Add Canadian financial advisory practices to the list of shopping items hit by U.S. President Donald Trump’s global trade war. The great expectations that market watchers had for merger-and-acquisition (M&A) activity this year have only partially materialized, thanks to capital market volatility and a risk-off posture adopted by would-be buyers.
“That’s a discussion that everyone’s having, across Canada and globally — is now the right time to put capital at risk,” said Michael Morrow, managing director, national leader, M&A and capital markets with BDO Canada. “I don’t think any management team or board of directors is going to get scolded for waiting until uncertainty clears.”
Last month’s announcement that Purpose Unlimited Inc. is buying Steadyhand Investment Management Ltd. and Steadyhand Investment Funds Inc. was more exception than rule so far this year.
Morrow said he’s seeing activity in the life and health insurance space that includes strategic consolidators, private equity shops and mid-market players. But the deals are modest. The $100-million-plus mega deals are “more tricky to get done in this environment, because you’ll have multiple stakeholders involved,” he said.
Compared to the first quarter of 2024, North American life and health insurance deal volume is down 27% in Q1 2025, according to BDO Canada.
Valuations are holding firm, between five- and six-and-a-half-times revenue. Measured as a multiple of earnings before interest, taxes, depreciation and amortization (EBITDA), practices are trading between 15 and 22 times. That’s “near record valuations,” Morrow said.
The appeal of that business is its recession-proof nature — the need for insurance doesn’t change in a downturn.
Firms that sell a lot of permanent insurance policies for estate planning purposes are seeing longer sales cycles, Joe Millott, principal and founder of Acquatio, a firm that provides M&A advice to advisors, said in an email response.
“These cases are often viewed as a somewhat discretionary spend and are being impacted by broader uncertainty — including recent tariff discussions,” he said. “While advisor pipelines remain strong, clients are slower to commit, delaying revenue recognition. This extended timeline may also help explain why fewer of these firms are coming to market right now.”
Wealth managers on hold
Wealth management is less attractive as a result of the capital market volatility triggered by Washington. That’s impacting asset levels and investment fees. Buyers with a long-term view continue to see value in Canada’s wealth management sector, but a lot of them are on the sideline for the time being.
BDO Canada reports that North American deal volume was flat in Q1 2025, relative to last year’s first quarter. Valuations are down a little in the wealth segment, but not dramatically.
“Valuations have compressed from the [zero interest rate policy]-era highs,” Millott said. “We saw peak multiples in the 15- to 17-times EBITDA range, but they’ve since settled closer to 10- to 15-times, reflecting the new interest rate environment.”
The irony in all of this is that the last couple of months have left more than a few advisors ready to throw in the towel. Morrow said it could be years before the market returns to a more even keel.
“Clients that we’ve been talking to for a number of years have told us they’re making a decision now to move forward with the sale process,” he said.

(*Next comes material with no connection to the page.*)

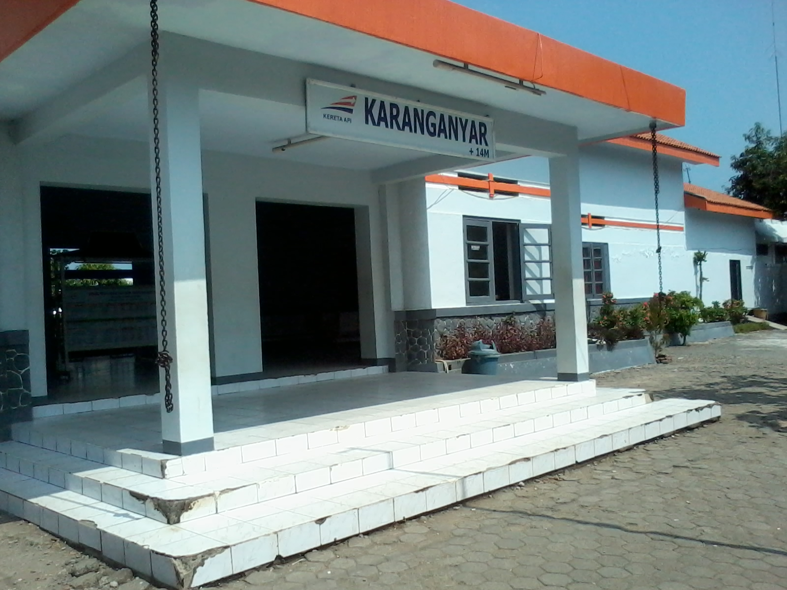 Stasiun Karanganyar sebagai sarana kota ini.
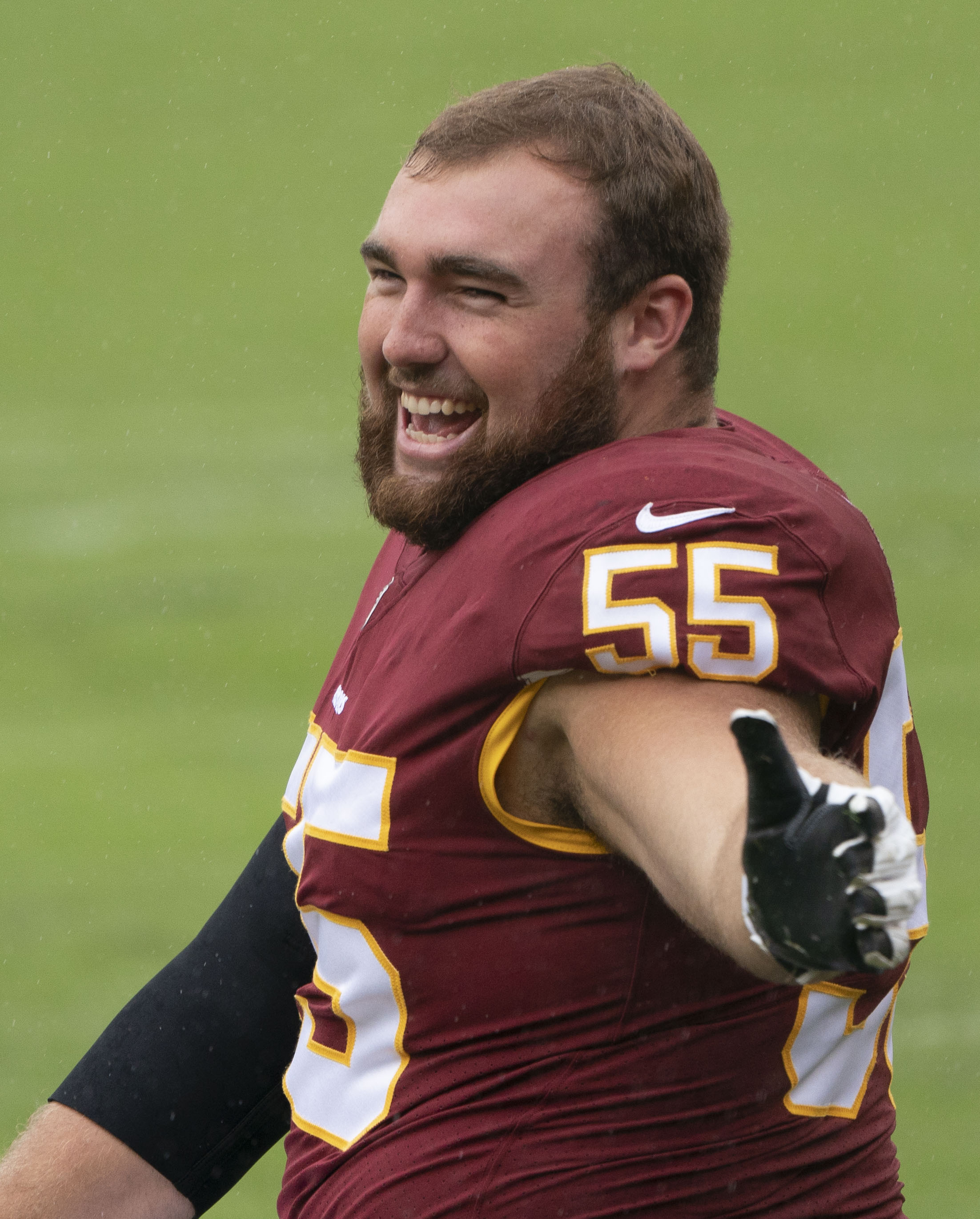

Others are on hold. “With markets still volatile, there’s a desire to let [assets-under-management] trends stabilize and paint a stronger growth story for potential buyers,” Millott said.
There’s been a sharp drop-off among international buyers so far this year, Morrow said. Demand among U.S. companies has held more firm.
“The exchange rate is certainly attractive for them to make investments in this part of the cycle,” he said. “I think they still have confidence in the market in Canada.”
This article has been updated to include year-over-year deal volume results.